We can use the `SYSTEM` function `ESTIMATE_AUTOMATIC_CLUSTERING_COSTS` to estimate the cost of autoclustering a table. It might take sometime to run (> 10 minutes), To save sometime, we will skip this step, but you are welcome to run it after the lab.

Command as below:

```sql
SELECT SYSTEM$ESTIMATE_AUTOMATIC_CLUSTERING_COSTS(
    'TRAFFIC', 
    '(TO_DATE(TIMESTAMP),CATEGORY_ID)'
);
```

Now we are ready to add clustering keys to the `TRAFFIC` table.

DO NOT RUN the following command in the lab as we have already done so to the `TRAFFIC_CLUSTERED` table, which will be used in the following labs.
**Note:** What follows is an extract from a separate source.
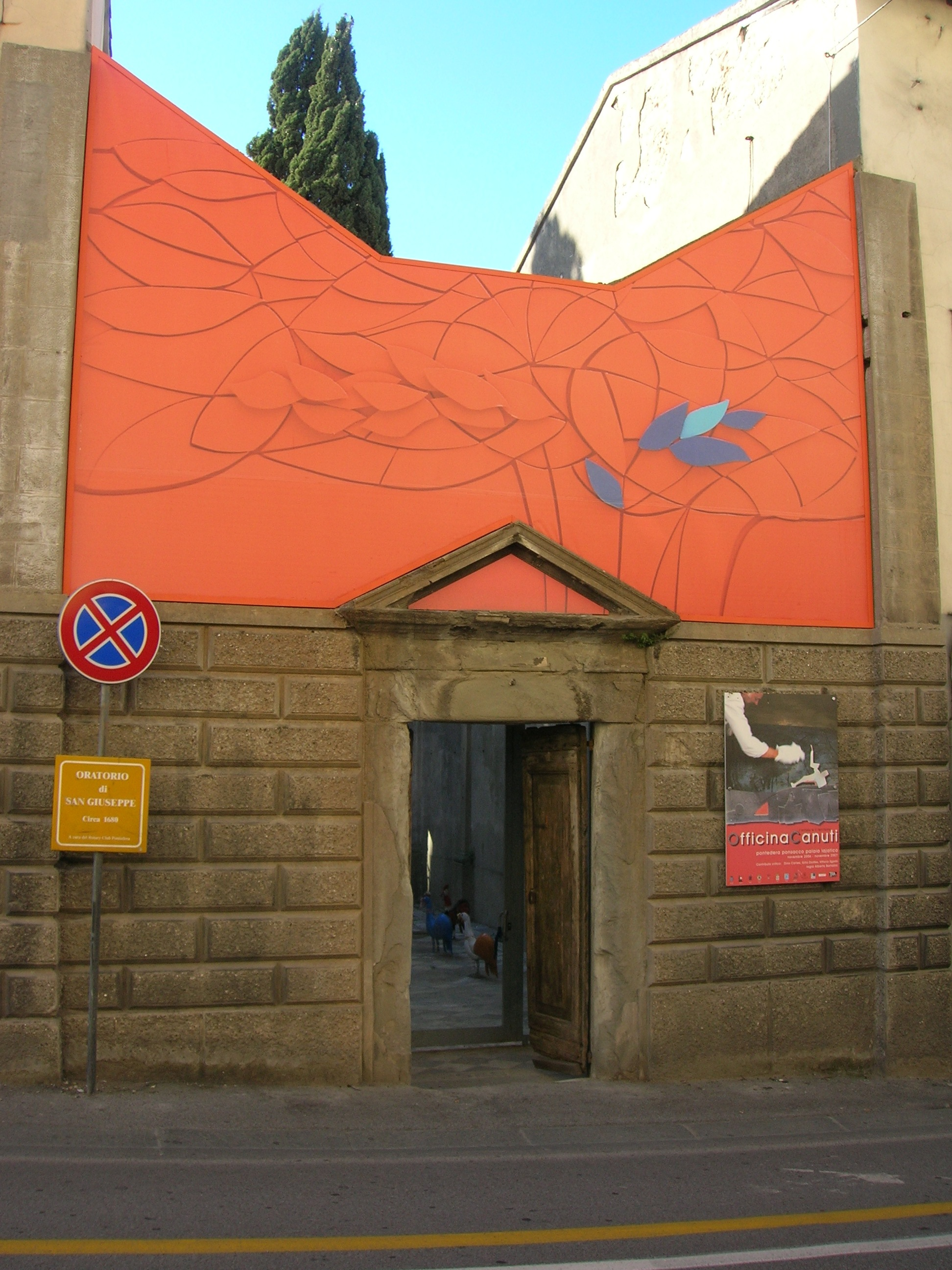 Pontedera - Oratorio San Giuseppe - Officina Canuti
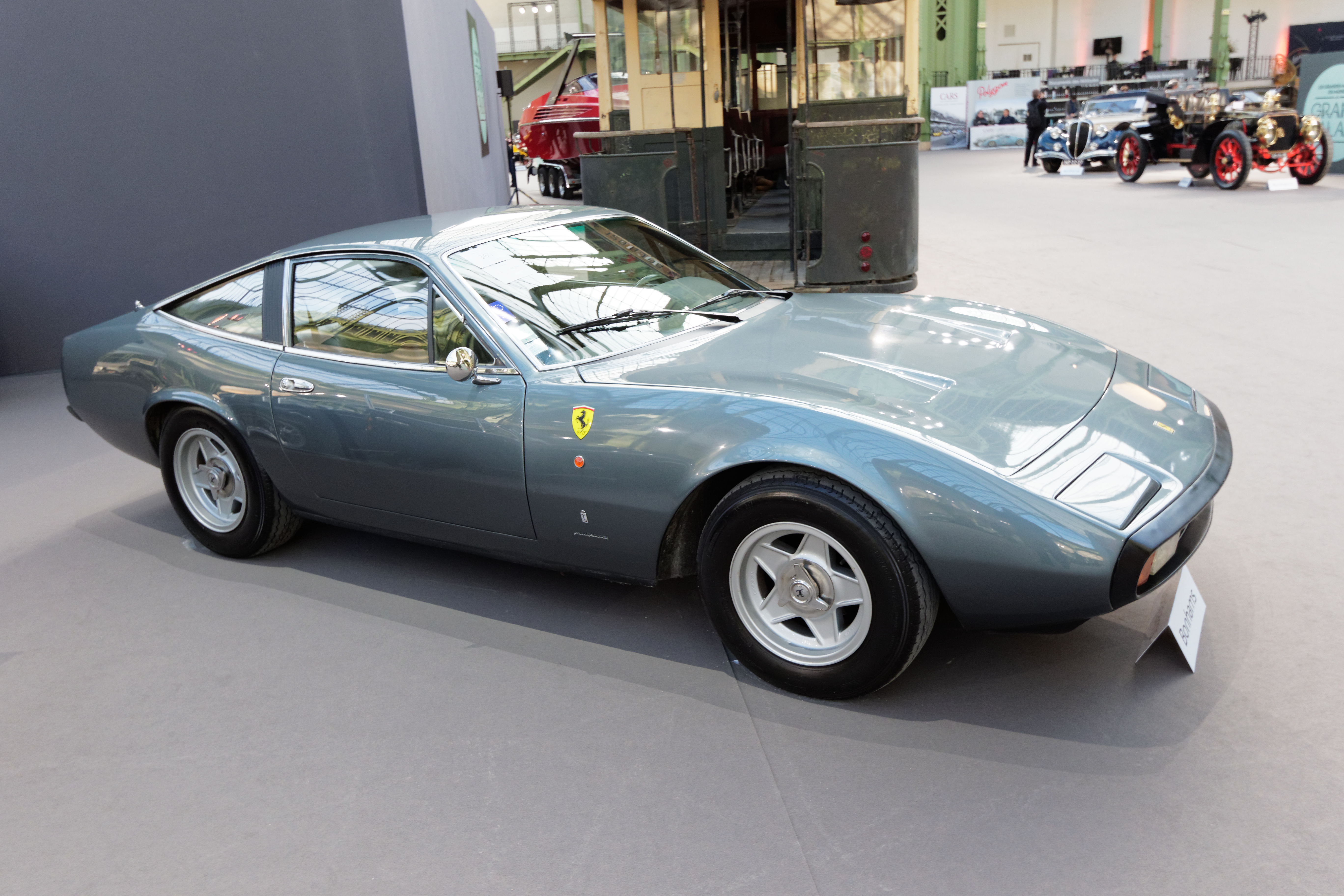 Un des véhicules présenté lors de la vente aux enchères Bonhams 2015 au Grand Palais de Paris.
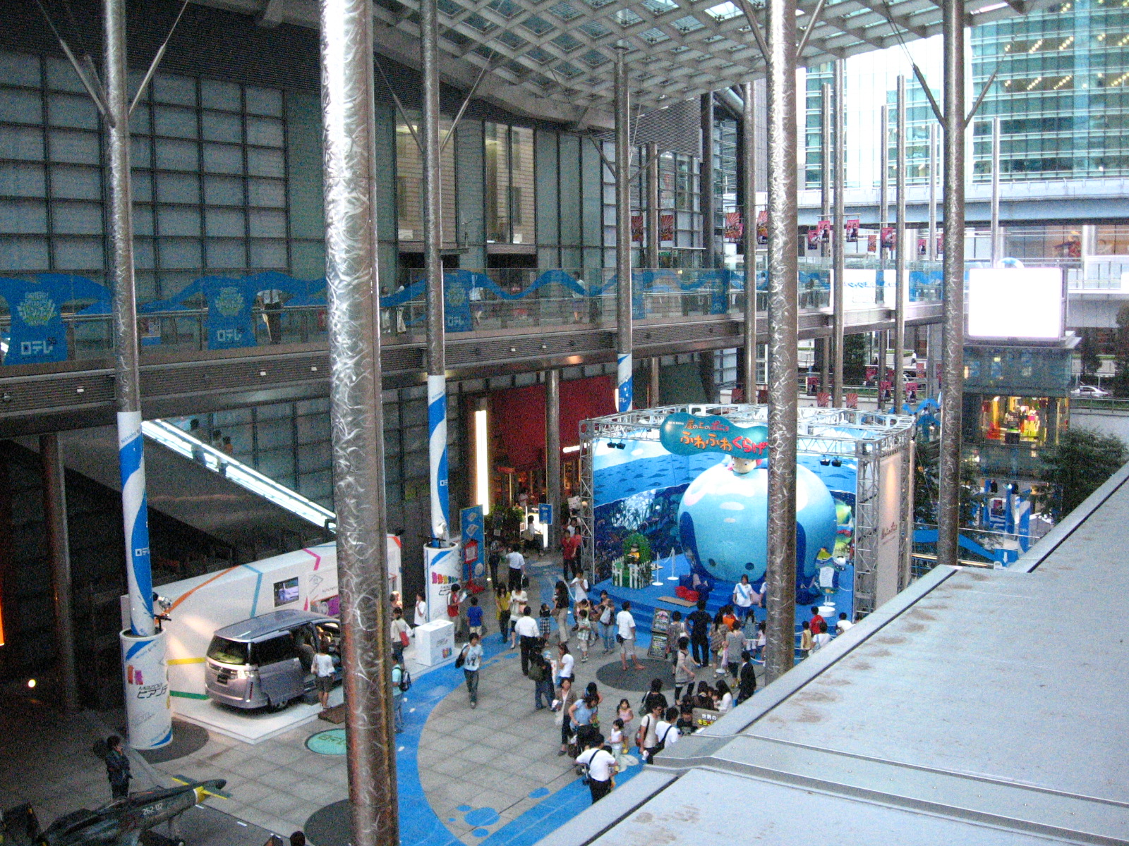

There is latency for the auto clustering service to kick in and finish on time within the lab allotted time. 

```sql
ALTER TABLE TRAFFIC CLUSTER BY (TO_DATE(TIMESTAMP), CATEGORY_ID);
```

Confirm clustering information for the table `TRAFFIC_CLUSTERED`.

Since the clustering columns have been defined, we do not need to enter the columns information into function `SYSTEM$ESTIMATE_AUTOMATIC_CLUSTERING_COSTS` anymore.

In [None]:
SELECT SYSTEM$CLUSTERING_INFORMATION(
    'TRAFFIC_CLUSTERED'
);

Since the table was newly built, the clustering information for the `TRAFFIC_CLUSTERED` table should be optimized from the beginning, similar to the below:

```json
{
  "cluster_by_keys" : "LINEAR(TO_DATE(TIMESTAMP), CATEGORY_ID)",
  "total_partition_count" : 871,
  "total_constant_partition_count" : 0,
  "average_overlaps" : 1.8422,
  "average_depth" : 2.248,
  "partition_depth_histogram" : {
    "00000" : 0,
    "00001" : 0,
    "00002" : 201,
    "00003" : 359,
    "00004" : 217,
    "00005" : 82,
    "00006" : 12,
    "00007" : 0,
    "00008" : 0,
    "00009" : 0,
    "00010" : 0,
    "00011" : 0,
    "00012" : 0,
    "00013" : 0,
    "00014" : 0,
    "00015" : 0,
    "00016" : 0
  },
  "clustering_errors" : [ ]
}
```

We can see that the average_overlaps dropped from 1013 to 1.8 and average_depth dropped from to 1014 to 2.2.

Different acounts might get different results, but should not be too much different.

We are now ready to test the workload again and compare the result.